Thursday, October 11, 2012 - 12:30pm

We’ve all had this conversation. A friend wants to bring home a new pet, and despite your best efforts, she’s set on buying from a pet store. How can you convince to her adopt, not shop? Here are four things we hear a lot, and how you can respond.

If I don’t buy that puppy in the pet store, who will?
Pet stores usually sell their puppies quickly, and the store will slash the price on slow sellers until they’re bought. If people stop giving their business to pet stores that sell puppies by not purchasing puppies or anything else from them, ultimately, the puppy mills that they support will shut down from lack of demand. Hurray!

I want a purebred/a puppy, and they don’t end up in shelters.
Some people want a Golden Retriever no matter what. Tell your pal that a one-of-a-kind mutt from a shelter is just as healthy and lovable, but that 25% of animals who enter shelters are purebreds, and that most breeds have a breed rescue—a group that re-homes dogs of a specific breed. Oh, and show them some videos of ASPCA puppies.

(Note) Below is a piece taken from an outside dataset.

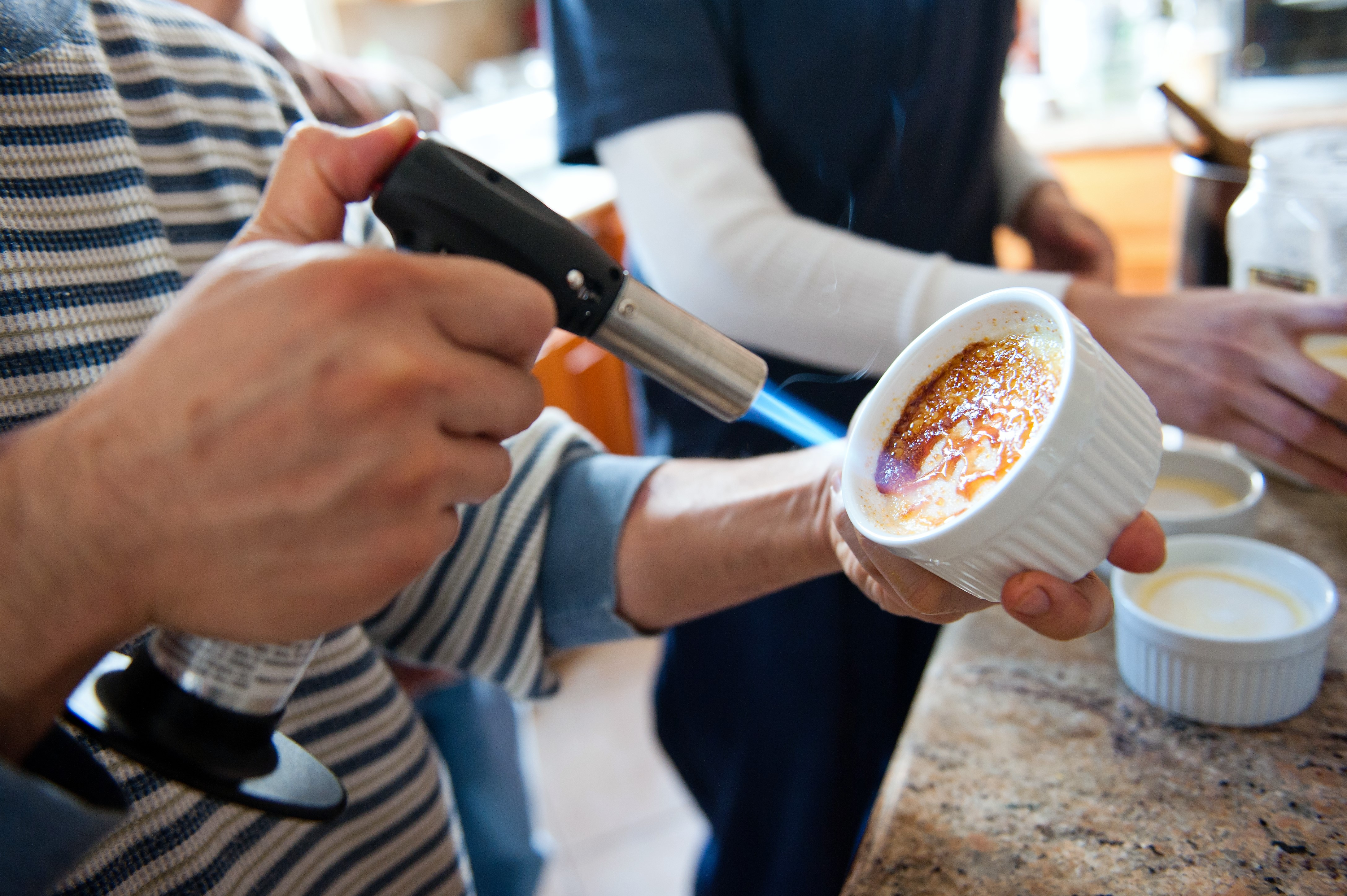 Zubereitung von Crème brûlée: Karamellisieren der Zuckerschicht (auf der gestockten und abgekühlten Ei-Zucker-Creme in einer kleinen Auflaufform) mit einem kleinen Handgasbrenner.

Shelter pets aren’t likely to be healthy.
Explain to your pal the many physical and mental ailments puppy mill dogs—most of those in pet stores—can develop. Remind your pal that any animal can become sick or injured, regardless of where he came from, but that at a shelter you know up front if your new pet has any chronic health issues. Let your friend know that pet store dogs are actually somewhat more likely than shelter dogs to need vet care for an illness.

My friend has a shelter dog, and he’s hyper/destructive/scared/shy.
Here’s where those of you with shelter pets can point to them and say, “Uh, what about Mr. Fluffy here? He’s a model dog and he came from a shelter.” Then point out that just like dogs from anywhere else, some shelter dogs have behavior issues to work on. Adopting from a shelter allows you to know exactly what you’re getting and whether you’re prepared to handle any issues that may arise.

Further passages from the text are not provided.